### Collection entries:
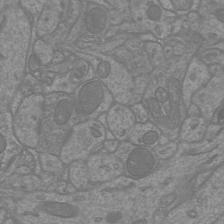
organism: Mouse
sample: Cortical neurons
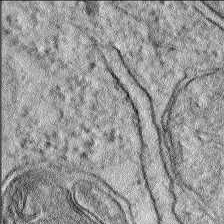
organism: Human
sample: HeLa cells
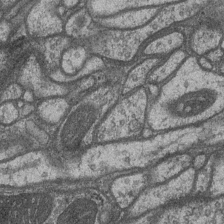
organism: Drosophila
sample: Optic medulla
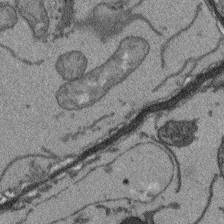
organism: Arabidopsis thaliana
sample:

* * *

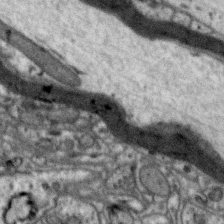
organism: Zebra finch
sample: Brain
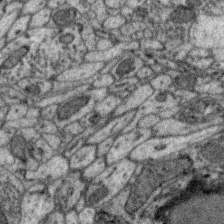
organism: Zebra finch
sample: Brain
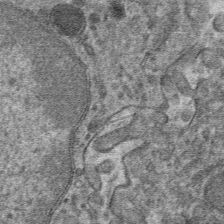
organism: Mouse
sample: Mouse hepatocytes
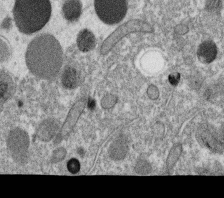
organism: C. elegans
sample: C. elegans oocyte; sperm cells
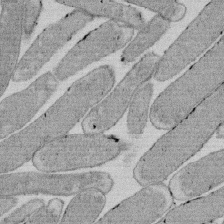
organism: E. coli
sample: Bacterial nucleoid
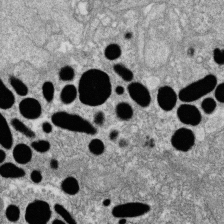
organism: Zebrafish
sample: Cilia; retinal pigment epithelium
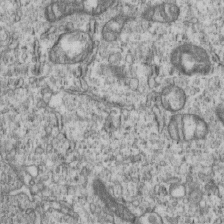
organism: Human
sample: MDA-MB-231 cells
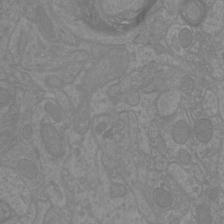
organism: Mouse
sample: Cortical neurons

### DIRECTIONS FOR THIS TASK:
Spot the lines above that mention "sample" and copy them.

### ANSWER TO THE EXERCISE:
sample: Cortical neurons
sample: HeLa cells
sample: Optic medulla
sample:
sample: Brain
sample: Brain
sample: Mouse hepatocytes
sample: C. elegans oocyte; sperm cells
sample: Bacterial nucleoid
sample: Cilia; retinal pigment epithelium
sample: MDA-MB-231 cells
sample: Cortical neurons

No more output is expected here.